Big fruit size and nice red pigmentation combined with good flavor should be the major target for red-fleshed kiwifruit (Actinidia spp.) breeding programs. Genetic diversity and plant characteristics were evaluated on a set of kiwifruit accessions with predominantly red flesh to identify the superior individuals for further breeding or study of commercial application. The leading phenotypic characters varied widely among the accessions. Accession R reached average fruit weight ≈100 g, whereas it ranged from 43.15 to 84.71 g for the other accessions. Fruits of L and Q were flatter in shape than the others. The core volume accounted for fruit proportions ranging from 2.33% to 11.42%. ‘Chuhong’, ‘Honghua’, and K exhibited a round fruit apex, whereas most others showed a depressed apex.
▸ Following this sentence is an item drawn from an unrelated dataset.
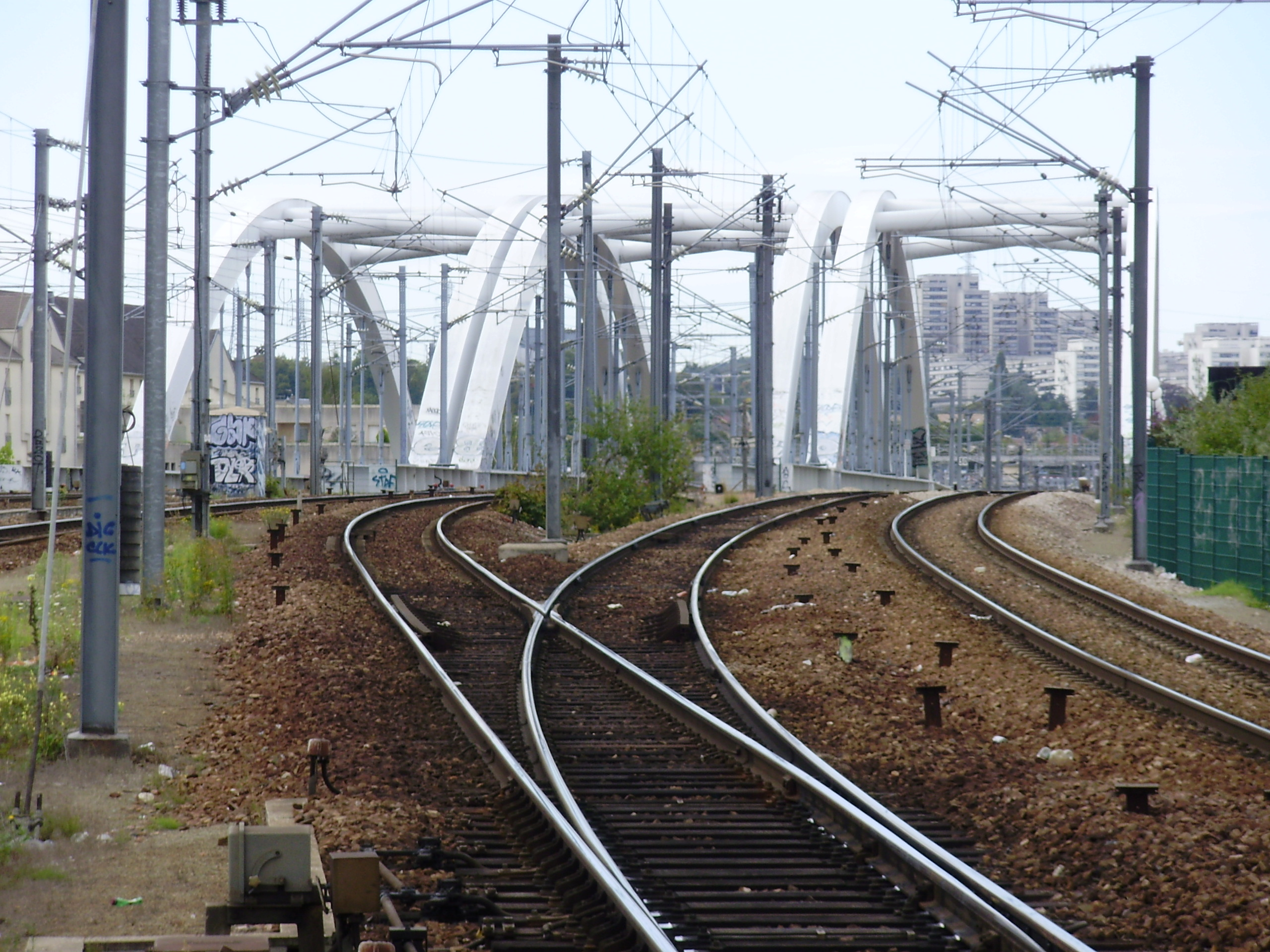 Gare de Saint-Ouen-l'Aumône, Val-d'Oise, France : pont ferroviaire sur l'Oise, vu depuis l'extrémité ouest du quai central, en regardant vers Pontoise

R, L, and Q had the highest a* values in the inner pericarp and also the most appealing visual coloration. Results revealed significantly higher soluble solid content (SSC), total sugar, and sugar/acid ratio in Q, R, and L. The 12 pairs of simple sequence repeat (SSR) markers were successfully used to characterize the genetic variability and confirm true-to-type identity for four accessions. However, the limited number of markers had no ability to discriminate among the other 11 accessions. Based on additional 28 SSRs, six of the indistinguishable accessions were confirmed to be genetically different, and three seemed to belong to the same clone vine. The results demonstrated that application of SSR data could improve the efficiency of identifying red-fleshed kiwifruit germplasm.